On the other hand, there were classes I didn't attend very often at all, and I
remember a couple of times being stumped on the homework and going to office
hours to gain some traction only to be gently ribbed for not going to lecture.
You get the sense that many professors do pay attention to that kind of thing
and it does factor in, if only unconsciously.

------
Wowfunhappy
...so does this mean that if you buy a Librem 5, you'll be automatically
considered absent and will recieve a lower grade? I can't imagine the apps
these colleges are using would be compatible.

I realize this might seem like a lower concern compared to everything else,
but it strikes me as one more way that people are permanently locked into the
major platforms.

------
catchmeifyoucan
> "calculate personalized risk scores”

Seems like they're trying to predict social outcomes. Red flag.

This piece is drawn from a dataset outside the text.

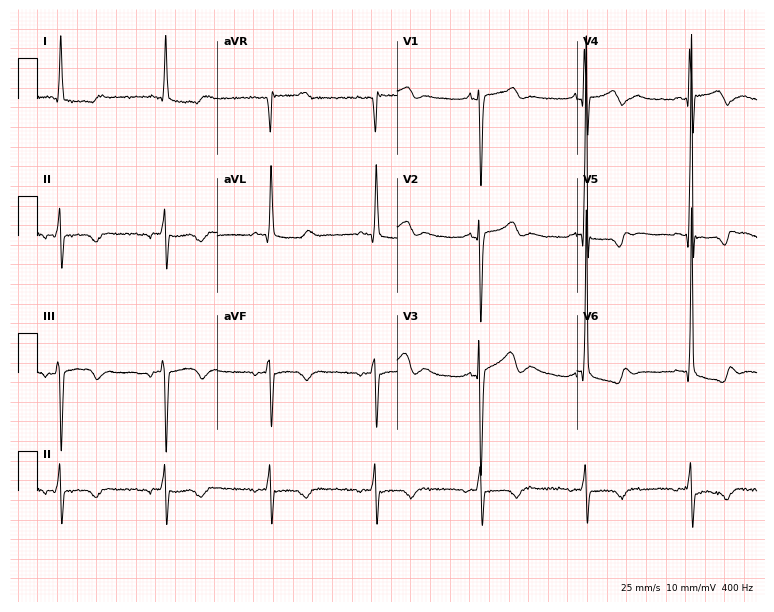
Resting 12-lead electrocardiogram (7.3-second recording at 400 Hz). Patient: a 76-year-old man. None of these six findings is recorded: first-degree AV block, right bundle branch block, left bundle branch block, sinus bradycardia, atrial fibrillation, sinus tachycardia. Findings outside these six are not listed.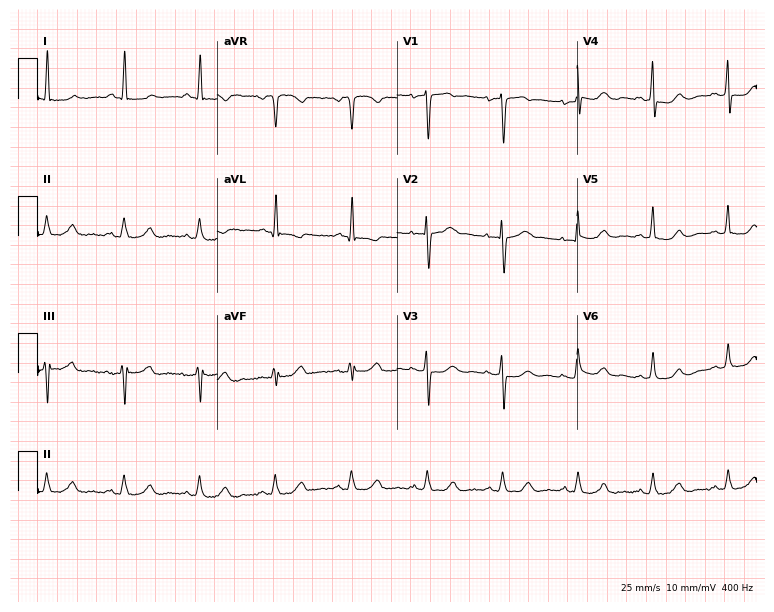
Standard 12-lead ECG recorded from a 70-year-old woman. None of these six findings is recorded: first-degree AV block, right bundle branch block, left bundle branch block, sinus bradycardia, atrial fibrillation, sinus tachycardia. Only these six findings were labelled.

Also seems the technology behind this is a BLE Beacon - would be hillarious if
someone dropped a rasperrby pi in the class in some corner that kept making
web requests on your behalf the entire year.

Attending class is a choice - and that decision is best left up to the
student.

------
jupp0r
Maybe Jeff Rubin should spend his time improving the quality of his lectures
instead of strong arming his students into attendance. From my own college
days I remember the really good lectures being mostly full while the bad ones
were deserted and people rather spent their time self studying textbooks
(which is also fine).

------
jccalhoun
What if a student doesn't have a smart phone (yes they do exist). If they did
this at the university I teach at, I would resist using this and there might
be some "accidents" with these beacons.

------
drewg123
I find it telling that they are afraid of letting students know what their
bluetooth receivers look like. I know that if I was in still school and being
tracked like this, I'd ether vandalize or come up with a way to jam those
receivers..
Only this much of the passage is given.